Good Idea: Dressing up as Waldo.

Bad Idea: Dressing up as Waldo AND having all 15 of  your friends also dress up as Waldo.

Side Note: Does anyone else see the irony here that Waldo is the one person that is impossible NOT to spot?

 

Good Idea: Guys dressing up in uniforms.

Bad Idea: Not enough guys dressing up in uniforms.

Side Note: What the world needs now are more pilots, Chilean miners and high-ranking army officers and less of Rob Fords, seventies porn stars and Dirty Old Bastards.

 

Good Idea: Dancing up a storm to a live band on Halloween weekend.

Bad Idea: Dancing up a storm to a live band on Halloween weekend with a guy in a mullet wig.

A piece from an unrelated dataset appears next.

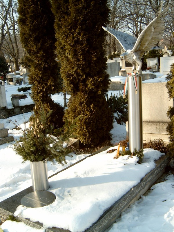 Bozay Attila sírja Budapesten. Farkasréti temető: 25-5-23.

Side Note: Guys dressed as bananas, cows, mermaids and Katy Perry are also counted in the bad idea list.

 

Good Idea: Going to Fran’s for an early breakfast after a long night of dancing and laughing at banana costumes .

Bad Idea: Going to Fran’s for an early breakfast and then falling asleep sitting down in front of it when it arrives.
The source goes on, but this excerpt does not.